DataBiosphere / dsub

Open-source command-line tool to run batch computing tasks and workflows on backend services such as Google Cloud.
Apache License 2.0
265 stars 44 forks source link

How to suppress verbose stdout when launch large task count #231

Open sansarsecondary opened 3 years ago

sansarsecondary commented 3 years ago

Hi,

How do I disable verbose logging such as this:

...
Provider internal-id (operation): projects/xxx/locations/us-central1/operations/xxx
Provider internal-id (operation): projects/xxx/locations/us-central1/operations/xxx
Provider internal-id (operation): projects/xxx/locations/us-central1/operations/xxx
Provider internal-id (operation): projects/xx/locations/us-central1/operations/xxx
...

Thank you

mbookman commented 3 years ago

Hi @sansarsecondary !

This particular message doesn't have any kind of guard around it to suppress it:

https://github.com/DataBiosphere/dsub/blob/a01408d3769d93c3ae5c5f8ea1cdd0484dc15bd0/dsub/providers/google_v2_base.py#L922

  def _submit_pipeline(self, request):
    google_base_api = google_base.Api()
    operation = google_base_api.execute(self._pipelines_run_api(request))
    print('Provider internal-id (operation): {}'.format(operation['name']))

    return GoogleOperation(self._provider_name, operation).get_field('task-id')

This message was added to help make the underlying provider details (the Pipeline API) less opaque. It provides feedback when new operations are being created and provides some underlying detail should the associated operation need debugging.

Over time, we have looked to add more to the stderr output users see in order to better understanding how dsub is working.

If you don't need it, you can comment it out in your copy.
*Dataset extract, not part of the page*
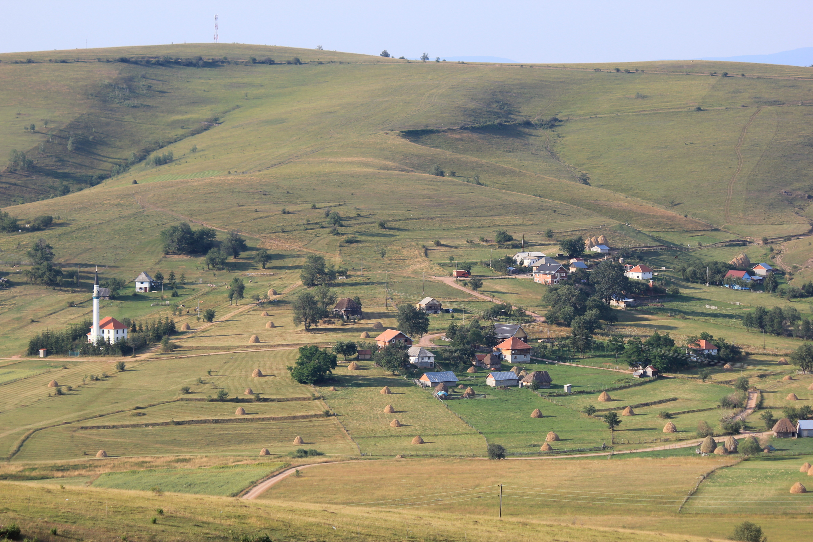 Landschaft im Sandschak von Novi Pazar zwischen Sjenica und Tutin, Serbien.Hornjoserbsce: Krajina w Nowopazarskim Sandźaku mjeze Sjenicu a Tutinom, Serbiska.

You could also filter the stderr output as described here:

https://stackoverflow.com/questions/3618078/pipe-only-stderr-through-a-filter

If there's a feedback principle you'd be able to articulate, we could also add some command-line flags for what's "verbose" and what isn't.

Thanks!

sansarsecondary commented 3 years ago

HI @mbookman Thanks for your reply. Actually your idea of filtering will work for my use case. That being said, this is what my task output looks like:

Job properties:
  job-id: xxx
  job-name: xxx
  user-id: xx
...
Provider internal-id (operation): projects/xxx/locations/us-central1/operations/xxx
Provider internal-id (operation): projects/xxx/locations/us-central1/operations/xxx
Provider internal-id (operation): projects/xxx/locations/us-central1/operations/xxx
Provider internal-id (operation): projects/xx/locations/us-central1/operations/xxx
...
Launched job-id: xxx
400 task(s)
To check the status, run:
  dstat --provider google-cls-v2 --project xxx --location us-central1 --jobs 'xxx' --users 'xxx' --status '*'
To cancel the job, run:
  ddel --provider google-cls-v2 --project xxx --location us-central1 --jobs 'xxx' --users 'xxx'
Waiting for job to complete...
Monitoring for failed tasks to retry...
*** This dsub process must continue running to retry failed tasks.

Under most circumstances the provider internal id is not required. May I request that the Provider internal-id (operation) print be guarded under --verbose flag? I appreciate that dsub is trying to be transparent how the interaction with CLS api works.